Vandaag de dag kunnen de onderzoeksgerechten of de vonnisgerechten, op basis van artikel 7 van de Wet tot bescherming van de maatschappij tegen abnormalen en de gewoontemisdadigers van 1 juli 1964 (WBM), de internering gelasten van een verdachte of een beklaagde die een misdaad of wanbedrijf heeft gepleegd en verkeert in een staat van krankzinnigheid, een ernstige staat van geestesstoornis of zwakzinnigheid die hem ongeschikt maakt tot het controleren van zijn daden.
De internering zal in de praktijk pas worden opgelegd na een observatie en een grondig psychiatrisch onderzoek van de verdachte door een deskundige-psychiater. Deze psychiater zal nagaan of de betrokkene al dan niet toerekeningsvatbaar en sociaal gevaarlijk is. Hij zal dan een advies geven aan de rechter die hem heeft aangesteld.
Wanneer de internering is uitgesproken zal de Commissie tot Bescherming van de Maatschappij (CBM) bevoegd zijn voor de verdere uitvoering ervan.
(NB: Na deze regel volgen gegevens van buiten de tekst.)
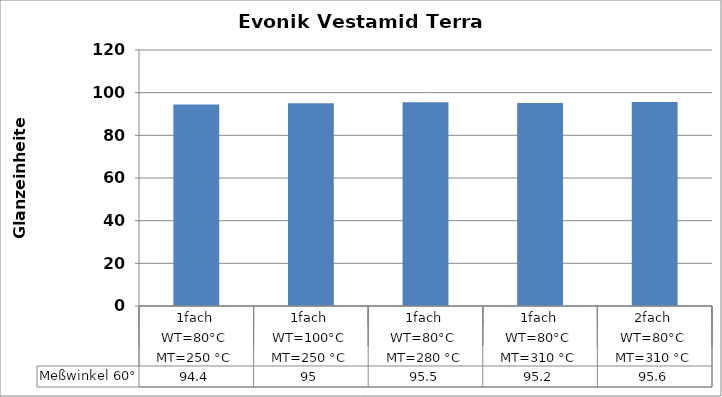
| Category | Meßwinkel 60° |
|---|---|
| 0 | 94.4 |
| 1 | 95 |
| 2 | 95.5 |
| 3 | 95.2 |
| 4 | 95.6 |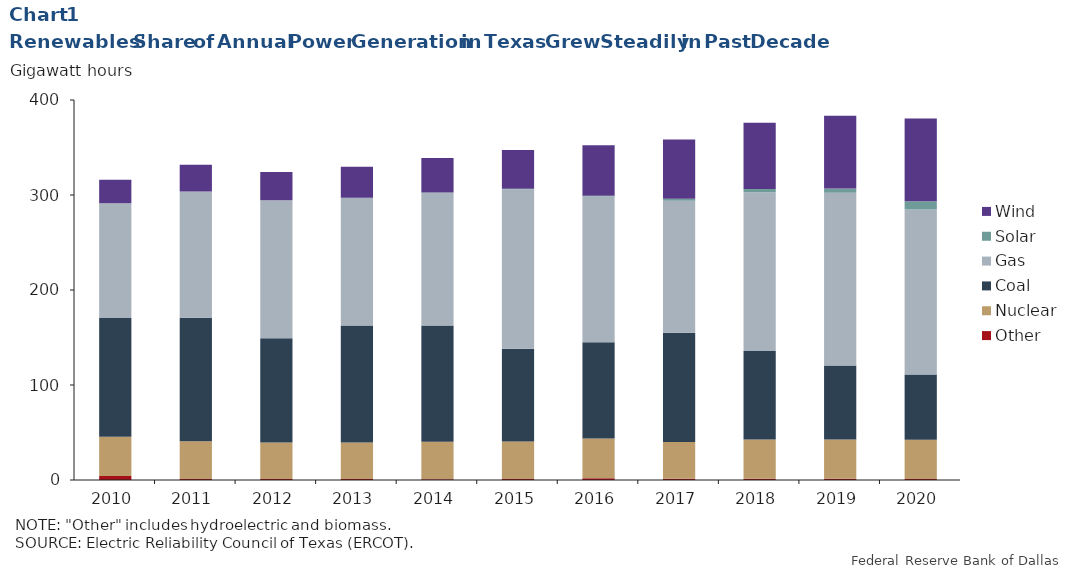
| Category | Other | Nuclear | Coal | Gas | Solar | Wind |
|---|---|---|---|---|---|---|
| 2010-01-01 | 4.318 | 41.334 | 124.949 | 120.732 | 0 | 24.713 |
| 2011-01-01 | 1.059 | 39.648 | 130.083 | 132.872 | 0 | 28.295 |
| 2012-01-01 | 1.154 | 38.441 | 109.747 | 145.002 | 0.123 | 29.803 |
| 2013-01-01 | 1.014 | 38.343 | 123.232 | 134.357 | 0.149 | 32.705 |
| 2014-01-01 | 0.865 | 39.287 | 122.483 | 139.762 | 0.303 | 36.142 |
| 2015-01-01 | 1.127 | 39.384 | 97.655 | 167.894 | 0.421 | 40.786 |
| 2016-01-01 | 1.714 | 42.091 | 101.107 | 153.492 | 0.837 | 53.146 |
| 2017-01-01 | 1.427 | 38.504 | 115.141 | 138.844 | 2.258 | 62.203 |
| 2018-01-01 | 1.403 | 41.125 | 93.249 | 167.206 | 3.24 | 69.796 |
| 2019-01-01 | 1.4 | 41.314 | 77.857 | 181.77 | 4.398 | 76.708 |
| 2020-01-01 | 0.994 | 41.459 | 68.514 | 173.797 | 8.749 | 87.09 |

Aangezien het niet duidelijk is hoelang de betrokkene aan zijn geestesstoornis zal leiden, is de internering van onbepaalde duur. De geïnterneerde of zijn advocaat kan echter wel een verzoek tot invrijheidsstelling indienen. Dit verzoek zal enkel worden ingewilligd wanneer de toestand van de geïnterneerde voldoende verbeterd is en alle voorwaarden voor zijn reclassering vervuld zijn. Wanneer het verzoek niet wordt ingewilligd kan er tegen de beslissing beroep worden aangetekend.
Door een tekort aan financiële middelen blijkt echter dat de geïnterneerden vandaag de dag al te vaak in onaangepaste omstandigheden in de gevangenissen of inrichtingen ter bescherming van de maatschappij verblijven, waardoor hun geestestoestand er steeds meer op achteruit gaat en hun kans op een reïntegratie in de maatschappij op die manier wordt verkleind.
De wetgever heeft dan ook gepoogd door middel van de Wet van 21 april 2007 (nog niet in werking getreden) hierin enigszins verbetering in te brengen. Of deze wet en de daarbij horende beleidskeuzes en praktische maatregelen de gewenste uitwerkingen zullen krijgen, zal de toekomst nog verder moeten uitwijzen.